# Super Vee: where do grippers go?



## Koolkat (Jun 30, 2013)

I use a GWS Super Vee with a 3/8" 50 ft cable for clogged kitchen and bathroom stacks. I usually disassemble the trap, and go in that way. The machine usually works great, but I found these two little L-shaped metal pieces (with a half-circle cut at the short end) that fell out of the head assembly. I discovered they are called "cable grippers", and the fact that these came out is probably the reason why the cable will slide freely in and out no matter whether the collar is pushed up or pulled back. Normally, when you pull back on the collar, it tightens on the cable and won't let it go in or out, but still allows it to spin freely. When you push the collar forward, it frees the cable to be pulled out or pushed in.

My problem is this: my machine's cable won't stay gripped, and I've tried to put those two pieces back in, but I can't figure out where they go, or what they attach to. Does anybody have any ideas how to fix these things?
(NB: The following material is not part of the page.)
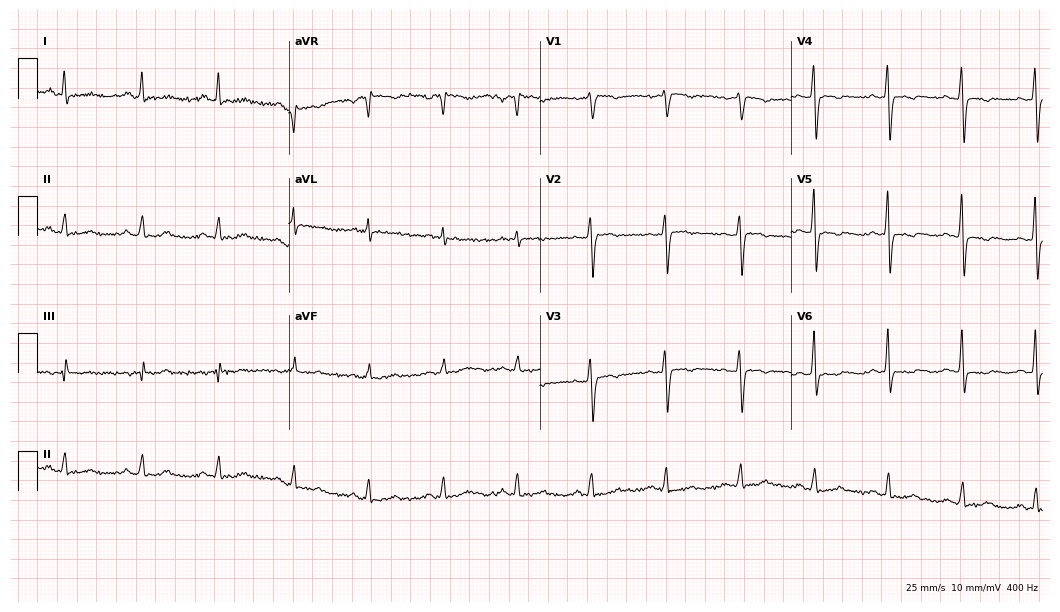
Electrocardiogram, a female, 57 years old. Of the six screened findings (first-degree AV block, right bundle branch block (RBBB), left bundle branch block (LBBB), sinus bradycardia, atrial fibrillation (AF), sinus tachycardia), none is recorded. Findings outside these six are not listed.

Is there something easy I'm missing here?


----------



## TomSV650 (Jun 18, 2008)

Those grlppers are junk, you need a good jacobs chuck.


----------



## 504Plumber (Jan 26, 2011)

I wish they would fall out of my machine. It is so irritating when you're trying to run it and the sleeve pulls down.


----------



## Koolkat (Jun 30, 2013)

I figured it out. Go to your wholesaler and get a set of SV-25 Cable Grippers. They come as a pair in a little plastic box, with instructions for changing them. It's easy: undo the slotted set screw and the Allen one, then slide the front collar and the big orange collar off the shaft. The grippers attach to the shaft with two big Phillips screws 180 degrees apart on the shaft. Face each of them so the half-moon end points into the hole in the shaft right behind where they screw on, then screw them down. Put the big orange collar back on, then the end collar, put in and lock down the two set screws, and you're done. check it by pulling the big orange collar all the way back: the cable should lock in place. Push the collar forward, and the cable should slide in and out freely. That's it!

I guess when you use these machines, you have to learn how to fix them, too, so you can rely on these tools to bring in those big drain-cleaning bucks.


----------